Am I ready to list them? No. Grant me that. The main reason is because I googled after talking to her. Yes, I know better, but after studying childhood diseases and disorders (thank you Child Life degree) I knew enough to know I needed to know more. We've said from day one that cerebral palsy was a possibility so of course that's part. Well, googling only gives worst case and no one is going to look at my kid with a worst case perspective. No one (excuse the momma bear). 

But look at him! There's things no one sees but us. Maddox's head is floppy, but he's picking it up from time to time. And, when he picks it up, he doesn't fall backwards! It used to flop every direction. Now? Just forward. 

You see those fingers? This is a kid that used to never open his hands. Now? He can lay them flat on a surface when he touches it! He sees his hands finally and recognizes when he touches things.

Toes? Oh the toes... when his feet touch the ground they're flat. It's amazing. No more tip toes. 

I could go on and on about things he can do that isn't noticeable to everyone but we don't have time for all that. Just know that tiny steps eventually add up.

Here's the deal. I can grasp a lot of things - he may walk, he may not. He may talk my ear off one day, he may not. He may eat McDonalds happy meals, or he may be tube fed forever. But at the end of the day, I don't care. I don't. Not even a little. I'm not being a pessimist. I'm not counting him out. There's a fine line of realistic optimism that I walk daily... No, every minute.
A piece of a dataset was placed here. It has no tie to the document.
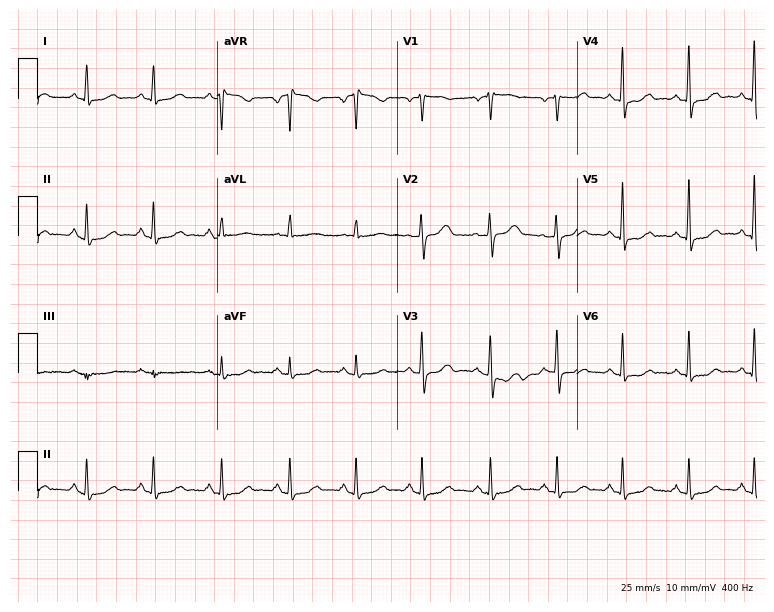
Standard 12-lead ECG recorded from a 55-year-old female patient. Read as a normal ECG.

I care what he's doing today. And today? He's sleeping through the night more days than not, we've been seizure free for almost a month, and he doesn't dislike his new chair. People don't understand how priorities change, how to do lists are different, how much you can crave things as simple as a smile for your kids, but I do. Does that make me superwoman? Heck no, it makes me a momma. 

It makes me a momma just like everyone else.  I'm nothing fancy. I read a blog once about how "special needs kids aren't lucky to have us as parents but we are lucky to have had them as kids." Good grief ain't that the truth. Two years ago I would've looked at me and said what some of my best girlfriends say about not knowing how we do it. But we all rise to challenges. And the best way to "rise" is by letting others help carry the load. (Our family is way better than yours, by the way. All our extendeds on both sides plus our friends are absolutely amazing) 
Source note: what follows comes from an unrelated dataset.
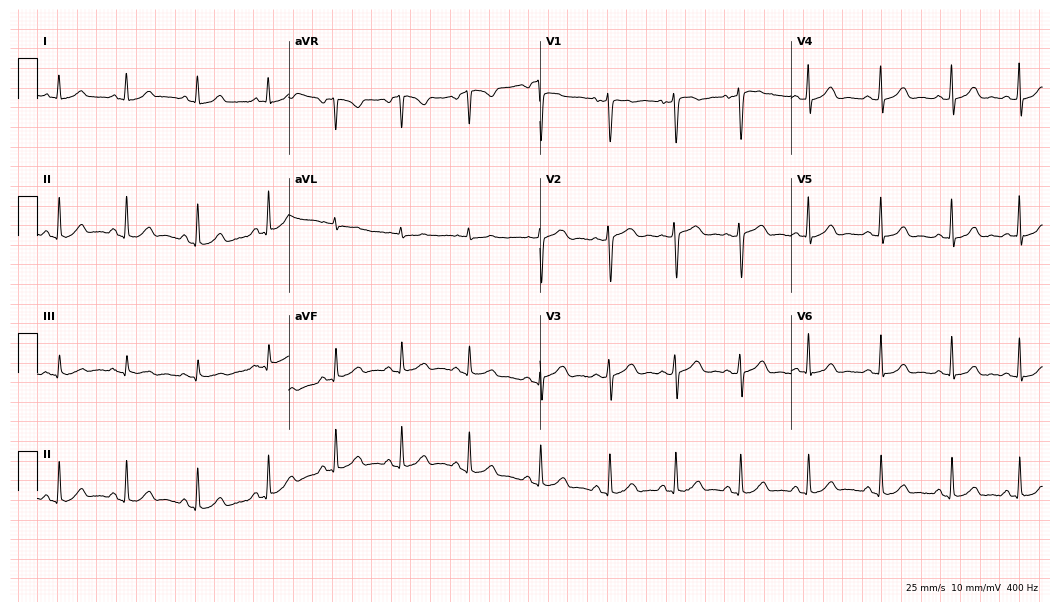
12-lead ECG from a female, 47 years old. No first-degree AV block, right bundle branch block, left bundle branch block, sinus bradycardia, atrial fibrillation or sinus tachycardia recorded for this tracing.

Lastly in my rant of rants... I know not everyone would chose to share like we do, but it's who we are. Maddox is no secret. Maddox is the most quiet superstar I know. But I've never been one to live quietly and maybe that's why I got picked for him. I'll shout his triumphs, struggles, and even days of monotony, because I like to. I like to show off my babies. I like to openly ask for prayer. I like to attempt and give adequate praise to the Author of this story we are living.

I like to be an open screwed up book of imperfections. 
See that big kid? He loves his Maddox Ray. And right now, to him, his brother is perfect and his "sweet boy" so my heart is full.